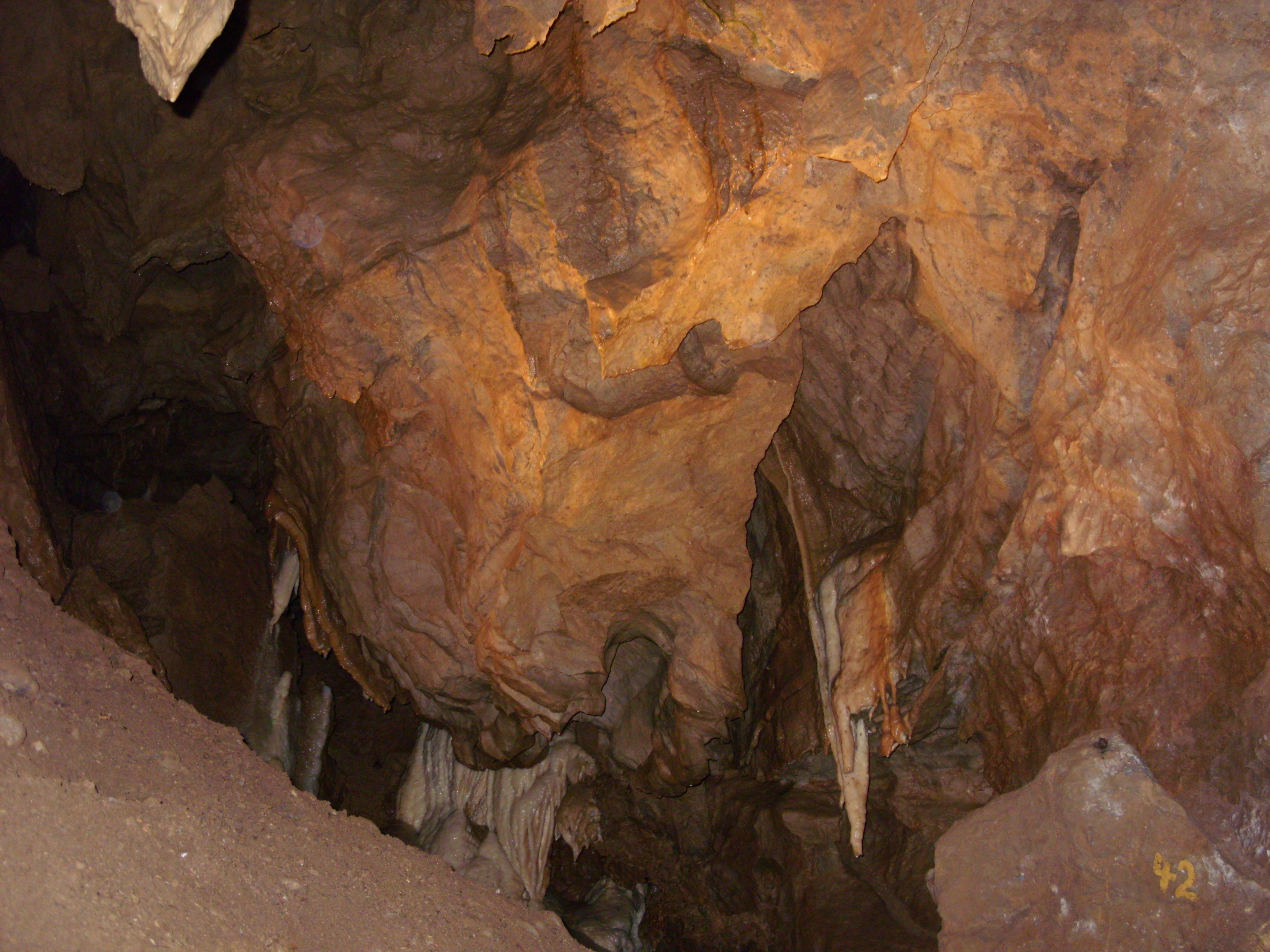 Bystrianska jaskyňa
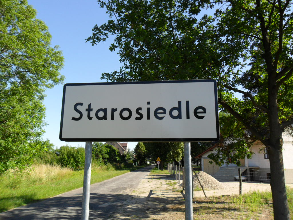 Starosiedle
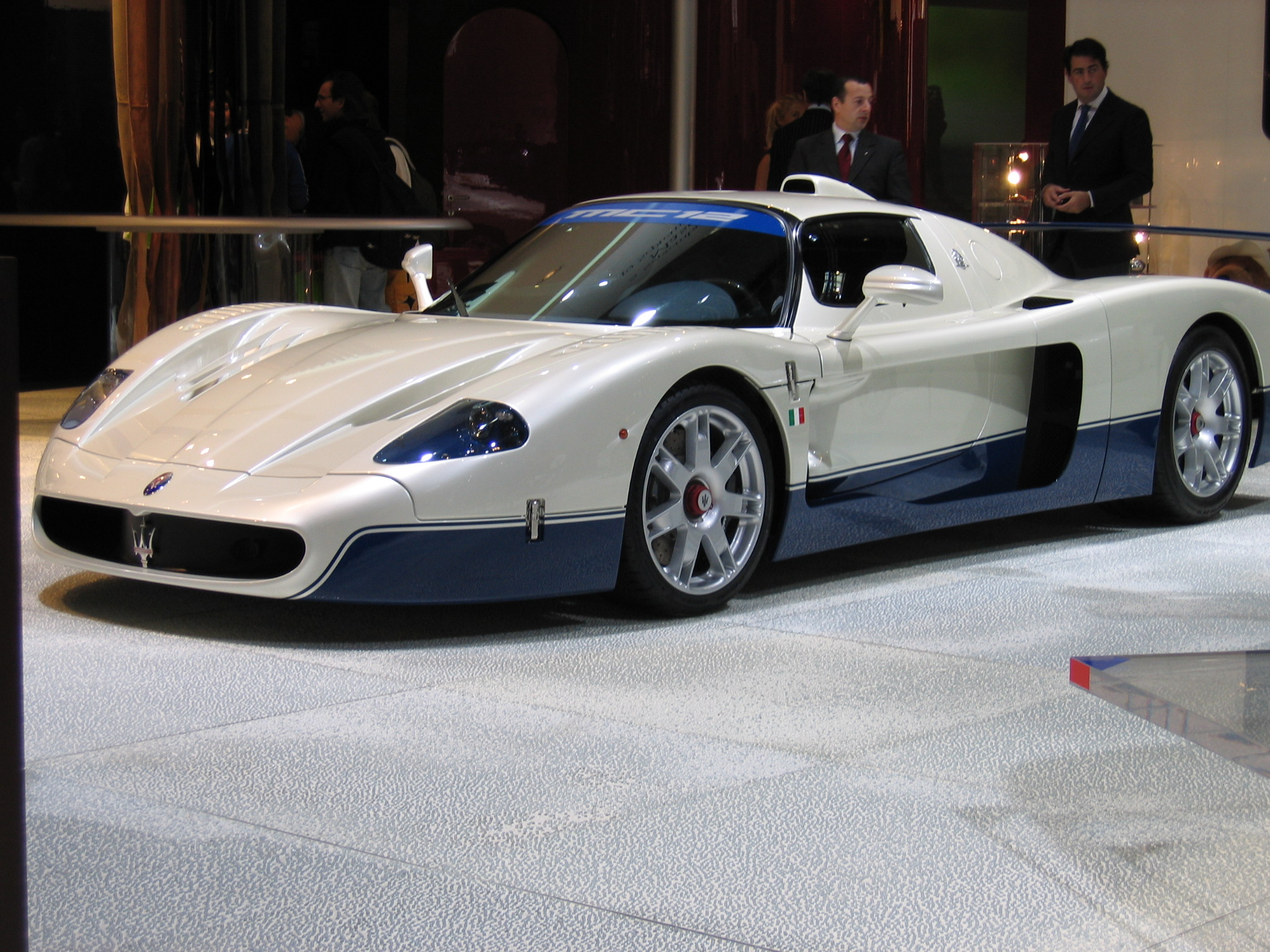 Maserati MC12 op het Parijse autosalon van 2004. Eigen werk, vrij voor het publiek. Categorie:Afbeelding auto
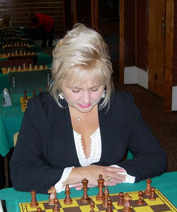 Małgorzata Wiese-Jóźwiak, Bydgoszcz 2006
=-=-=
Your instructions
Starting with the line that holds "Starosiedle", copy every line exactly through the final line of the material, but skip the pictures.

Solution for this exercise
 Starosiedle
 Maserati MC12 op het Parijse autosalon van 2004. Eigen werk, vrij voor het publiek. Categorie:Afbeelding auto
 Małgorzata Wiese-Jóźwiak, Bydgoszcz 2006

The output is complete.